= Your goal =
Find the line with "2011.0 | 119.383 |" in the entries below, then output every line from it down to the line with "2001.0 | 0.14 |", exactly and with no pictures.

= Data in this exercise =
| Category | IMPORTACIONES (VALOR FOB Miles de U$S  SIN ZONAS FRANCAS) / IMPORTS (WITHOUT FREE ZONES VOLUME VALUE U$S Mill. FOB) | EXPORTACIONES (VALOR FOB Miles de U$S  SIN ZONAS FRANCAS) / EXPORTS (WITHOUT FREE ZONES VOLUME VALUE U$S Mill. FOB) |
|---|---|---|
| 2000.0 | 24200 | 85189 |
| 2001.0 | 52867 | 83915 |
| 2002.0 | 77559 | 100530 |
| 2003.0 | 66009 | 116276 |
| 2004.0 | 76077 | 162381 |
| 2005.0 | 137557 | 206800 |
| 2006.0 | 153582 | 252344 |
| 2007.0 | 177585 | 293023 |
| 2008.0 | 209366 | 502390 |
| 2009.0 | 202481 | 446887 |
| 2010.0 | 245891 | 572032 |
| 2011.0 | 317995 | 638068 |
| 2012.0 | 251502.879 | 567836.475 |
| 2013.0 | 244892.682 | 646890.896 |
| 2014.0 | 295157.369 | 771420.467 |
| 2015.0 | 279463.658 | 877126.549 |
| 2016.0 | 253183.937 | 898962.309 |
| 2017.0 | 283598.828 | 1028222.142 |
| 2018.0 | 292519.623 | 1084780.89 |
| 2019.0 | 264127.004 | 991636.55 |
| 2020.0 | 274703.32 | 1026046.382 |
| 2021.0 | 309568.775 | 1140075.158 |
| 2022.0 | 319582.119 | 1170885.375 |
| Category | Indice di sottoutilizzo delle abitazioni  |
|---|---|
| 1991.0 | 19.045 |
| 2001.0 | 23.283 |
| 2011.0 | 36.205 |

---

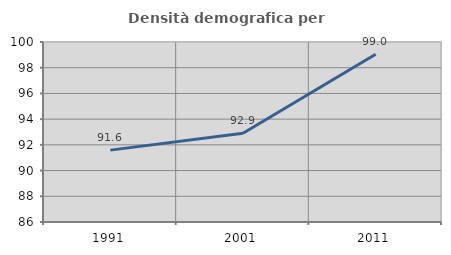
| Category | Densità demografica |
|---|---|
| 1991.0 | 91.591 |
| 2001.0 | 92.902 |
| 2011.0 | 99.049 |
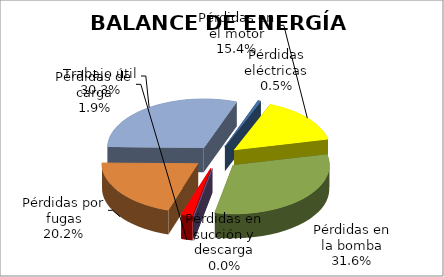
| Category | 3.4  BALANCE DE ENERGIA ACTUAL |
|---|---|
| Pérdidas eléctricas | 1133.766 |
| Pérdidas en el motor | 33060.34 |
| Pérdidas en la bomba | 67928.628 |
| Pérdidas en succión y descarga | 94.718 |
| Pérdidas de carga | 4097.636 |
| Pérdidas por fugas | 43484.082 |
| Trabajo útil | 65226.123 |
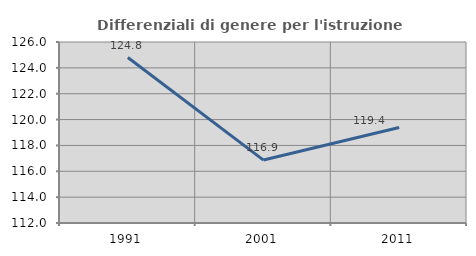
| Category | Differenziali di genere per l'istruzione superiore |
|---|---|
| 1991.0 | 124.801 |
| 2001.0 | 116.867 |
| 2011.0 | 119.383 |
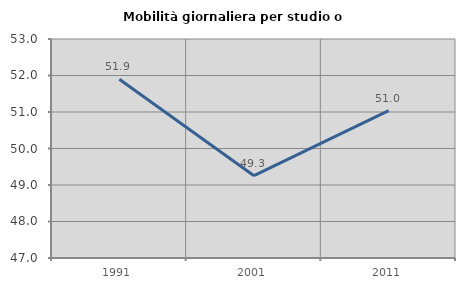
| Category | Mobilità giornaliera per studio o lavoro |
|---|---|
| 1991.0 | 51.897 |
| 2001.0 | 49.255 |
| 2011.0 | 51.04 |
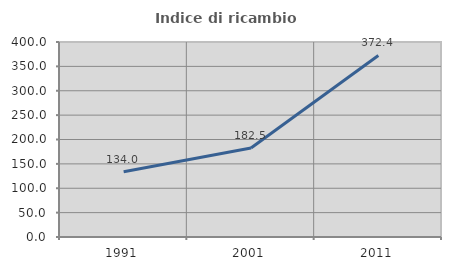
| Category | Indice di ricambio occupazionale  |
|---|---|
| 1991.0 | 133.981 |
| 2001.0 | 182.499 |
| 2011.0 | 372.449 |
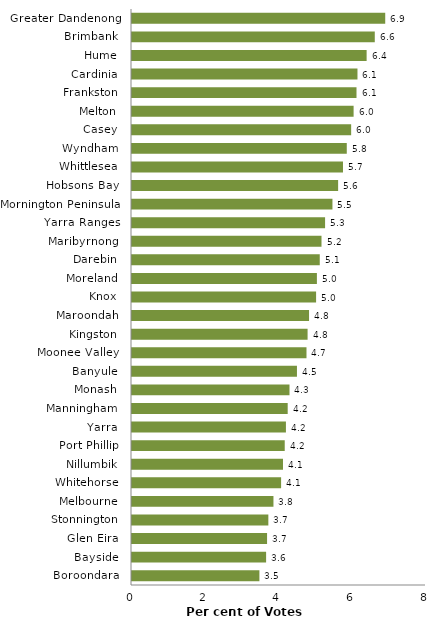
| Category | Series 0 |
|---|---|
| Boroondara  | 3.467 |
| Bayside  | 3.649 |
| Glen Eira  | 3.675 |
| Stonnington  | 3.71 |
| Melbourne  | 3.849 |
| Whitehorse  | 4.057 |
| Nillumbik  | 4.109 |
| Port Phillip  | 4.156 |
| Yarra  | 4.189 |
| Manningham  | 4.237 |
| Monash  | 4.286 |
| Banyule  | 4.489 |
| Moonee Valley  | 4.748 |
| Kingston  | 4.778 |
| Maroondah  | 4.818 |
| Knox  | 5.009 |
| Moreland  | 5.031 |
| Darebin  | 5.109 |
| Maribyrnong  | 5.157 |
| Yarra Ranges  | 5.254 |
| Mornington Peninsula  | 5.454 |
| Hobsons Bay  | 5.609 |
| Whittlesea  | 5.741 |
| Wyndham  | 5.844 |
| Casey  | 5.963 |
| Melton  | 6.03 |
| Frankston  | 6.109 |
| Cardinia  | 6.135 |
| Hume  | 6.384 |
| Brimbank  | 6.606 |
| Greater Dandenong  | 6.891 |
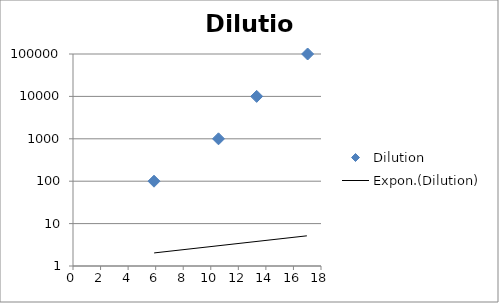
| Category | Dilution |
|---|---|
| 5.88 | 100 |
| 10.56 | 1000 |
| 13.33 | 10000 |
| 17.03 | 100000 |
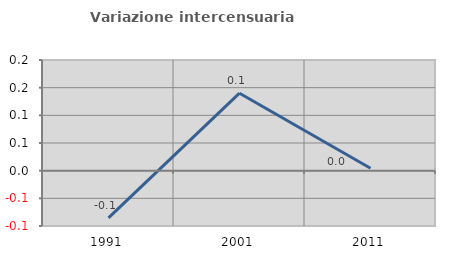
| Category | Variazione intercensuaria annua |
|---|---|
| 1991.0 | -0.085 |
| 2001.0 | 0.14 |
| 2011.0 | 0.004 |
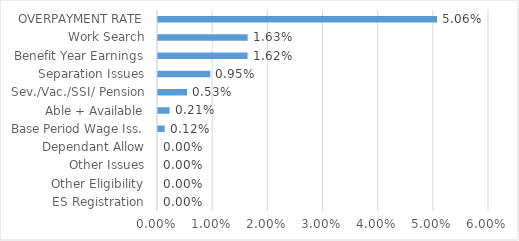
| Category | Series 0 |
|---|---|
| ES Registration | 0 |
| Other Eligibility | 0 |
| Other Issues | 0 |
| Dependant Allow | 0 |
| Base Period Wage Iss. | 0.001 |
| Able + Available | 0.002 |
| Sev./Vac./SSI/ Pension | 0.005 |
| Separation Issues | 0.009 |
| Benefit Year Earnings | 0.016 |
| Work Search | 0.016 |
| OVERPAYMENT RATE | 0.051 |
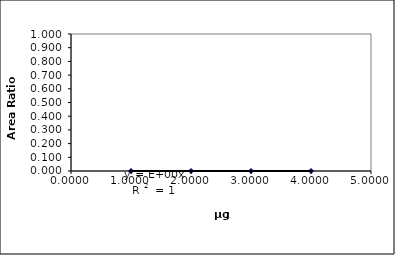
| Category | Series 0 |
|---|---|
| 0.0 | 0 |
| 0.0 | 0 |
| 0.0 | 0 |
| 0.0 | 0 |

* * *

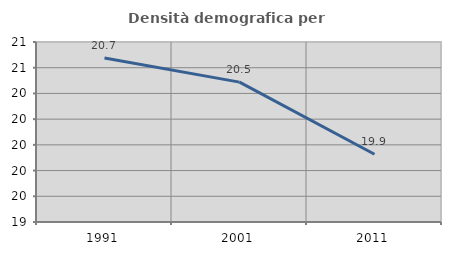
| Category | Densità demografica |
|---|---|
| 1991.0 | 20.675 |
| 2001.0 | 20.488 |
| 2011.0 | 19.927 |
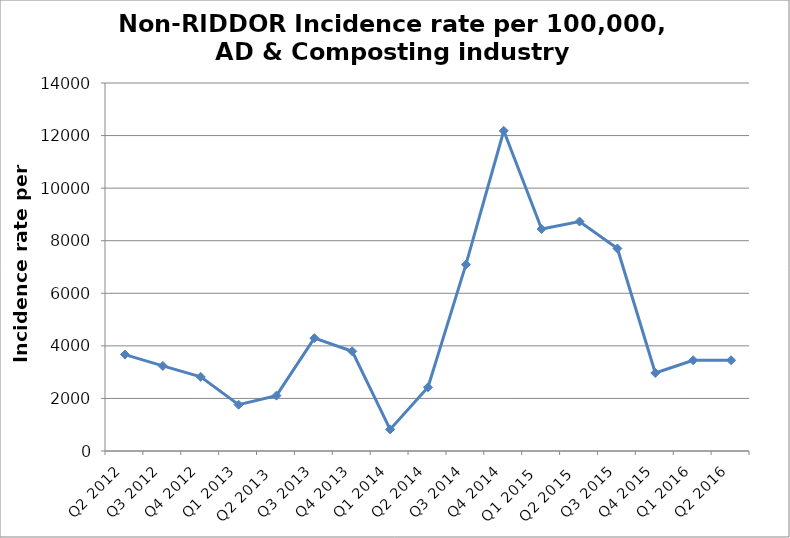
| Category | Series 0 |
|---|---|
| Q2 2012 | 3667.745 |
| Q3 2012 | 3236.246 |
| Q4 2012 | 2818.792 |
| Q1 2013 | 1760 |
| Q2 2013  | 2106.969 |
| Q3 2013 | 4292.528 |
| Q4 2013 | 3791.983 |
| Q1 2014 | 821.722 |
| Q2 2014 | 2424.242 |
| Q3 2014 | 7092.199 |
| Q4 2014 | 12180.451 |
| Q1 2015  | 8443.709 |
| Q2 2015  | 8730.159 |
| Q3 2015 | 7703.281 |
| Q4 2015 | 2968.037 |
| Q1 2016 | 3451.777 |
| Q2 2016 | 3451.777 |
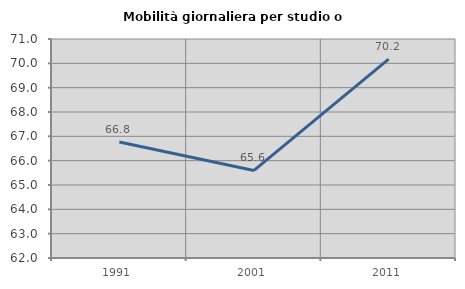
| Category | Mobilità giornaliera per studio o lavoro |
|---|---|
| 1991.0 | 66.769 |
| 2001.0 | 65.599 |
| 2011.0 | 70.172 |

= Completed exercise =
| 2011.0 | 119.383 |
| Category | Mobilità giornaliera per studio o lavoro |
|---|---|
| 1991.0 | 51.897 |
| 2001.0 | 49.255 |
| 2011.0 | 51.04 |
| Category | Indice di ricambio occupazionale  |
|---|---|
| 1991.0 | 133.981 |
| 2001.0 | 182.499 |
| 2011.0 | 372.449 |
| Category | Series 0 |
|---|---|
| Boroondara  | 3.467 |
| Bayside  | 3.649 |
| Glen Eira  | 3.675 |
| Stonnington  | 3.71 |
| Melbourne  | 3.849 |
| Whitehorse  | 4.057 |
| Nillumbik  | 4.109 |
| Port Phillip  | 4.156 |
| Yarra  | 4.189 |
| Manningham  | 4.237 |
| Monash  | 4.286 |
| Banyule  | 4.489 |
| Moonee Valley  | 4.748 |
| Kingston  | 4.778 |
| Maroondah  | 4.818 |
| Knox  | 5.009 |
| Moreland  | 5.031 |
| Darebin  | 5.109 |
| Maribyrnong  | 5.157 |
| Yarra Ranges  | 5.254 |
| Mornington Peninsula  | 5.454 |
| Hobsons Bay  | 5.609 |
| Whittlesea  | 5.741 |
| Wyndham  | 5.844 |
| Casey  | 5.963 |
| Melton  | 6.03 |
| Frankston  | 6.109 |
| Cardinia  | 6.135 |
| Hume  | 6.384 |
| Brimbank  | 6.606 |
| Greater Dandenong  | 6.891 |
| Category | Dilution |
|---|---|
| 5.88 | 100 |
| 10.56 | 1000 |
| 13.33 | 10000 |
| 17.03 | 100000 |
| Category | Variazione intercensuaria annua |
|---|---|
| 1991.0 | -0.085 |
| 2001.0 | 0.14 |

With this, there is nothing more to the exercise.